[Stored records]

%%

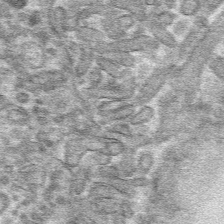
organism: Mouse
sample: Mouse hepatocytes
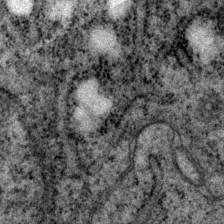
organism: P. pacificus
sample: Pharynx
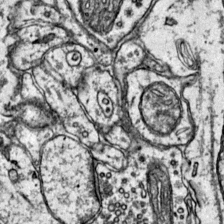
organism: Mouse
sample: Primary visual cortex
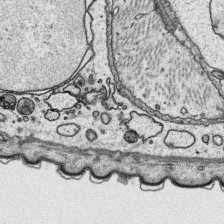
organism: Platynereis dumerilii
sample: Parapodia
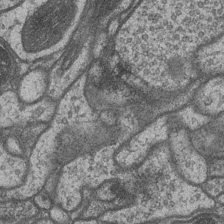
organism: Drosophila
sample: Optic medulla
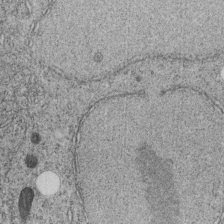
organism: C. elegans
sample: C. elegans embryo early stage
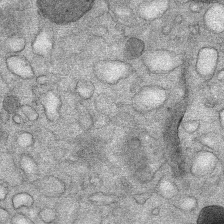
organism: Mouse
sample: Mouse Salivary gland
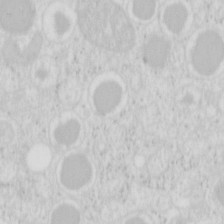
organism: Mouse
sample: Pancreas
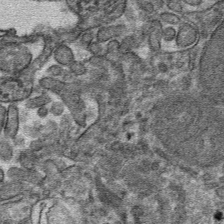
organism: Mouse
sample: Mouse hepatocytes
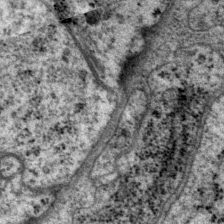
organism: P. pacificus
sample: Pharynx
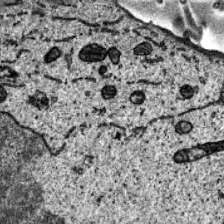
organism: Human
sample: HeLa cells
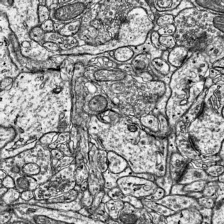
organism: Mouse
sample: Visual Cortex
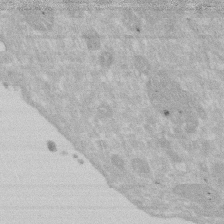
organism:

%%

→ Work required
Your task is to find every line above containing the word "sample" and copy it.

→ Result
sample: Mouse hepatocytes
sample: Pharynx
sample: Primary visual cortex
sample: Parapodia
sample: Optic medulla
sample: C. elegans embryo early stage
sample: Mouse Salivary gland
sample: Pancreas
sample: Mouse hepatocytes
sample: Pharynx
sample: HeLa cells
sample: Visual Cortex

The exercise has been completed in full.